In other words, LLMs work best when *you are absolutely right" and "this is a very insightful question" are actually true.

Lots of users seem to think LLM's think and reason so this sounds wonderful. A mechanical process isn't thinking, certainly it does NOT mirror human thinking. The processes being altogether different.

The proof is ai generated?

  • Eh? The text reads:

    "Aristotle integrates three main components: a Lean proof search system, an informal reasoning system that generates and formalizes lemmas, and a dedicated geometry solver"

    Not saying it's not an amazing setup, i just don't understand the word "AI" being used like this when it's the setup / system that's brilliant in conjunction with absolute experts.

Do you have any idea how many people here have paychecks that depend on the hype, or hope to be in that position? They were the same way for Crypto until it stopped being part of the get-rich-quick dream.

> Ie. they mirror the intellect of the user but give you big dopamine hits that'll lead you astray.

This hits so true to home.
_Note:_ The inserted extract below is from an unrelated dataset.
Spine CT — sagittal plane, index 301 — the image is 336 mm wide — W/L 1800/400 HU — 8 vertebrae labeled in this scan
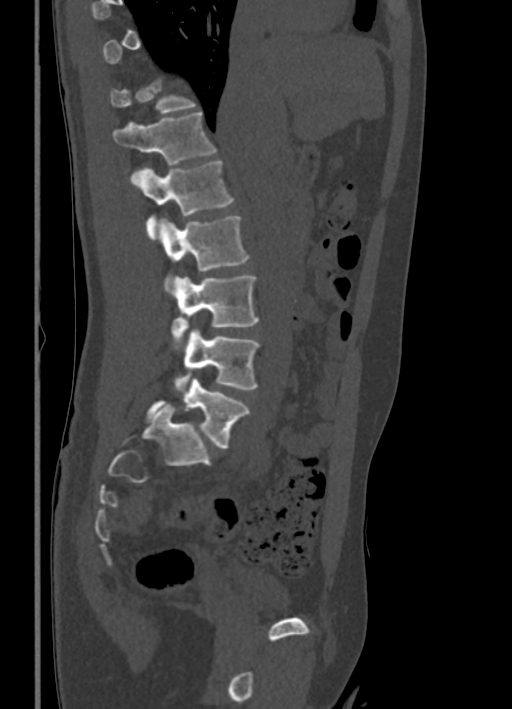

Just today in my field a manager without expertise in a topic gave me an AI solution to something I am an expertise in. The AI was very plainly and painfully wrong, but it comes down to the user prompting really poorly. When I gave a el formulated prompt to the same topic, I got the correct answer on the first go.

"the more interesting capability revealed by these events is the ability to rapidly write and rewrite new versions of a text as needed, even if one was not the original author of the argument." From the Tao thread. The ability to quickly iterate on research is a big change because "This is sharp contrast to existing practice where....large-scale reworking of the paper often avoided due both to the work required and the large possibility of introducing new errors."